John Wayne Cleaver is dangerous, and he knows it.
He’s spent his life doing his best not to live up to his potential.
He’s obsessed with serial killers, but really doesn’t want to become one. So for his own sake, and the safety of those around him, he lives by rigid rules he’s written for himself, practicing normal life as if it were a private religion that could save him from damnation.
Dead bodies are normal to John. He likes them, actually. They don’t demand or expect the empathy he’s unable to offer. Perhaps that’s what gives him the objectivity to recognize that there’s something different about the body the police have just found behind the Wash-n-Dry Laundromat—and to appreciate what that difference means.
Now, for the first time, John has to confront a danger outside himself, a threat he can’t control, a menace to everything and everyone he would love, if only he could.
Dan Wells’s debut novel is the first volume of a trilogy that will keep you awake and then haunt your dreams.
“Old skin was my favorite–dry and wrinkled with a texture like antique paper.”
I’m currently reading I’m Not a Serial Killer by Dan Wells. The above quote is a sentence from the fourth paragraph of page one.
So . . . yeah.
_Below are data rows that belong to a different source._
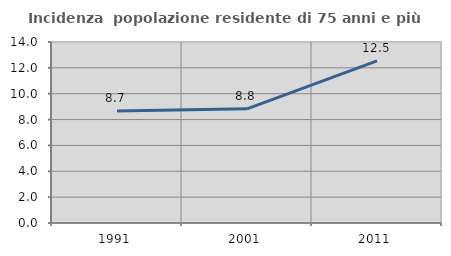
| Category | Incidenza  popolazione residente di 75 anni e più |
|---|---|
| 1991.0 | 8.663 |
| 2001.0 | 8.828 |
| 2011.0 | 12.545 |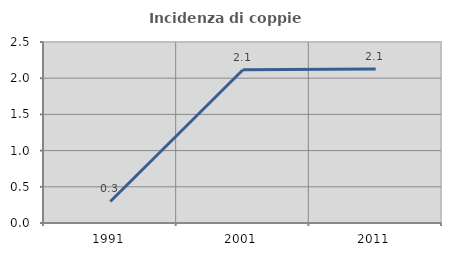
| Category | Incidenza di coppie miste |
|---|---|
| 1991.0 | 0.298 |
| 2001.0 | 2.116 |
| 2011.0 | 2.128 |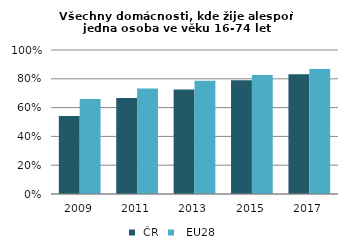
| Category |  ČR |   EU28 |
|---|---|---|
| 2009.0 | 0.542 | 0.659 |
| 2011.0 | 0.666 | 0.732 |
| 2013.0 | 0.726 | 0.786 |
| 2015.0 | 0.79 | 0.826 |
| 2017.0 | 0.832 | 0.869 |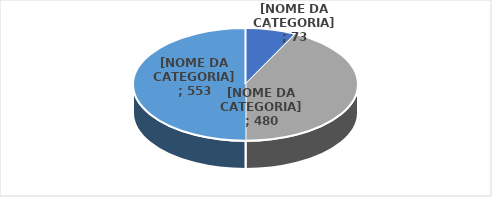
| Category | Series 0 |
|---|---|
| Clínica médica | 75 |
| Clinica cirúrgica | 435 |
| Total | 510 |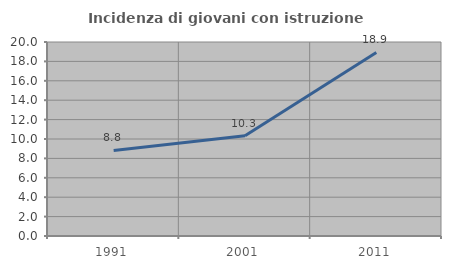
| Category | Incidenza di giovani con istruzione universitaria |
|---|---|
| 1991.0 | 8.824 |
| 2001.0 | 10.345 |
| 2011.0 | 18.919 |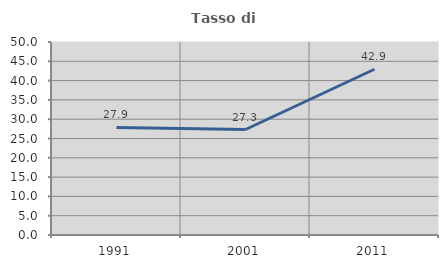
| Category | Tasso di occupazione   |
|---|---|
| 1991.0 | 27.863 |
| 2001.0 | 27.329 |
| 2011.0 | 42.941 |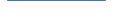
| Category | Series 0 |
|---|---|
| 0 | 119 |
| 1 | 144 |
| 2 | 145 |
| 3 | 112 |
| 4 | 133 |
| 5 | 125 |
| 6 | 131 |
| 7 | 138 |
| 8 | 160 |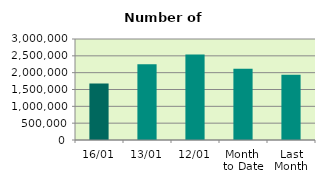
| Category | Series 0 |
|---|---|
| 16/01 | 1676482 |
| 13/01 | 2252820 |
| 12/01 | 2539124 |
| Month 
to Date | 2114072.364 |
| Last
Month | 1934937.048 |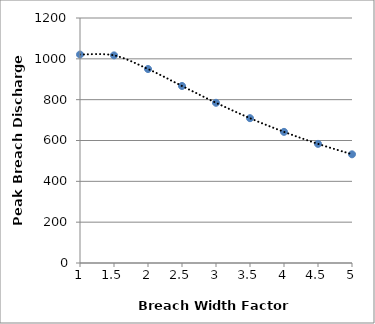
| Category | Series 0 |
|---|---|
| 1.0 | 1020.97 |
| 1.5 | 1016.912 |
| 2.0 | 950.125 |
| 2.5 | 867.026 |
| 3.0 | 784.759 |
| 3.5 | 709.319 |
| 4.0 | 642.294 |
| 4.5 | 583.547 |
| 5.0 | 532.316 |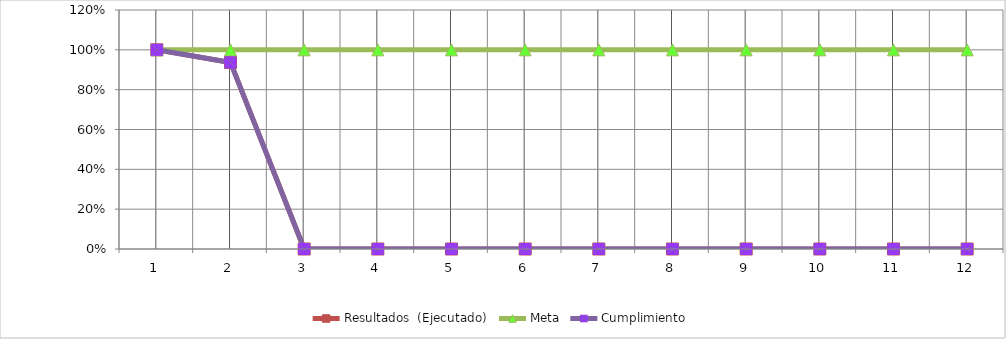
| Category | Resultados  (Ejecutado) | Meta | Cumplimiento |
|---|---|---|---|
| 0 | 1 | 1 | 1 |
| 1 | 0.937 | 1 | 0.937 |
| 2 | 0 | 1 | 0 |
| 3 | 0 | 1 | 0 |
| 4 | 0 | 1 | 0 |
| 5 | 0 | 1 | 0 |
| 6 | 0 | 1 | 0 |
| 7 | 0 | 1 | 0 |
| 8 | 0 | 1 | 0 |
| 9 | 0 | 1 | 0 |
| 10 | 0 | 1 | 0 |
| 11 | 0 | 1 | 0 |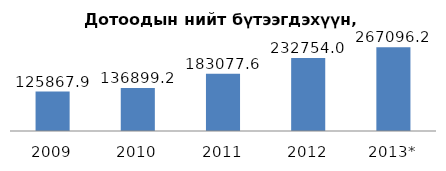
| Category | Дотоодын нийт бүтээгдэхүүн  |
|---|---|
| 2009 | 125867.9 |
| 2010 | 136899.2 |
| 2011 | 183077.6 |
| 2012 | 232754 |
| 2013* | 267096.2 |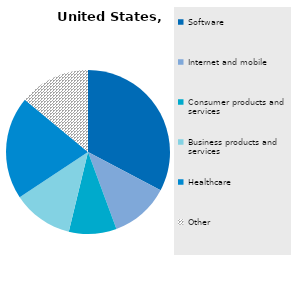
| Category | Series 0 |
|---|---|
| Software | 32.7 |
| Internet and mobile | 11.66 |
| Consumer products and services | 9.41 |
| Business products and services | 11.91 |
| Healthcare | 20.34 |
| Other | 13.98 |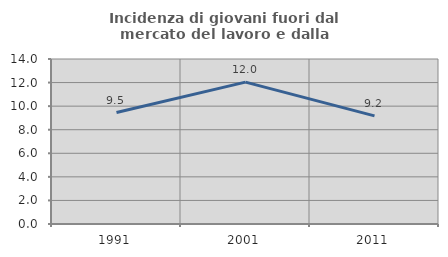
| Category | Incidenza di giovani fuori dal mercato del lavoro e dalla formazione  |
|---|---|
| 1991.0 | 9.456 |
| 2001.0 | 12.037 |
| 2011.0 | 9.172 |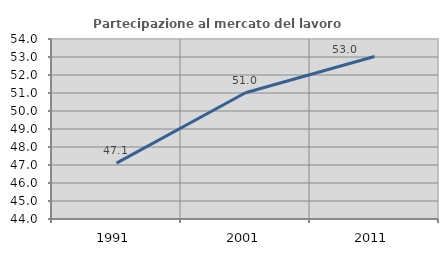
| Category | Partecipazione al mercato del lavoro  femminile |
|---|---|
| 1991.0 | 47.106 |
| 2001.0 | 51.013 |
| 2011.0 | 53.025 |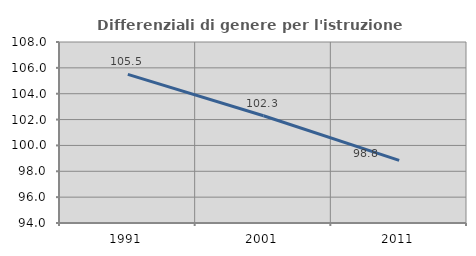
| Category | Differenziali di genere per l'istruzione superiore |
|---|---|
| 1991.0 | 105.491 |
| 2001.0 | 102.297 |
| 2011.0 | 98.848 |

I read that and had to keep reading. Plus, I’ve read the Partial Sequence, also by Dan Wells, and loved all of those books so much I posted rave reviews for each one here on my blog.
So far, all I can say is that, this kid (John) is sick in the head. I’m undecided as to whether or not he really is a killer. I’m kind of thinking that the kid is fixated on death; the idea of seeing someone or something dead is not the same as making that someone dead and i’m hoping the John realizes the difference before he makes a choice he can’t take back.
There’s not much more I can say about the book, except that . . . I have high expectations!